As you can see in the picture above, this parish is building a new parish center, so it must be doing well. Unfortunately, this also means that we had loud construction sounds coming from outside for the entire Mass, which actually forced me to concentrate more than I normally do on the Liturgy. I'm sure the daily Mass crowd here is used to it by now.
The ceiling in the church is unusually high. There is wood everywhere, including some very cool looking support beams on the ceiling. I would love to go back and see the parish when all the construction is done and everything is back to normal.
A rendering of the finished parish |
The Mass was concelebrated by one of our diocese' three brand new priests, Fr. Nick Fleming. I'm not sure exactly what brought him to this parish on this day, but it was really cool seeing him go through the consecration for one of his first times ever. After Mass the Blessed Sacrament was exposed for adoration, and some people stayed to pray the rosary.
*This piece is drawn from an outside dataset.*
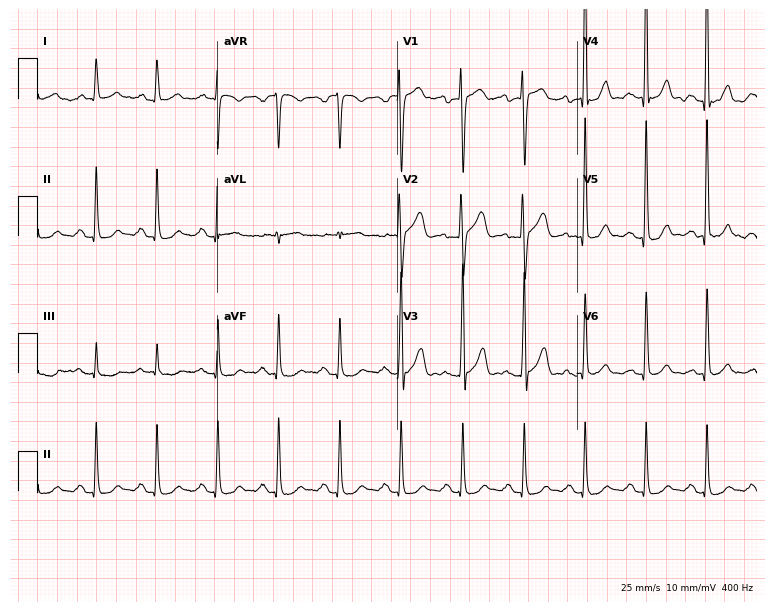
Electrocardiogram, a male, 67 years old. Overall reading on record: normal ECG.

Today is the feast day of St. Kateri, but only in America for reasons that I can't track down (everywhere else it's April 17, the day of her death). I like that I came to St. Bernard's on her feast day, since St. Bernard's launched the St. Kateri parish that I wrote about last week. St. Kateri is the first Native American saint, just recently canonized in 2012. She was disfigured by smallpox as a child. She converted to Catholicism despite being shunned by her tribe for doing so, and moved to a Jesuit missionary village in Canada for the last few years of her life. She took a vow of perpetual virginity and died in the village at the age of 24.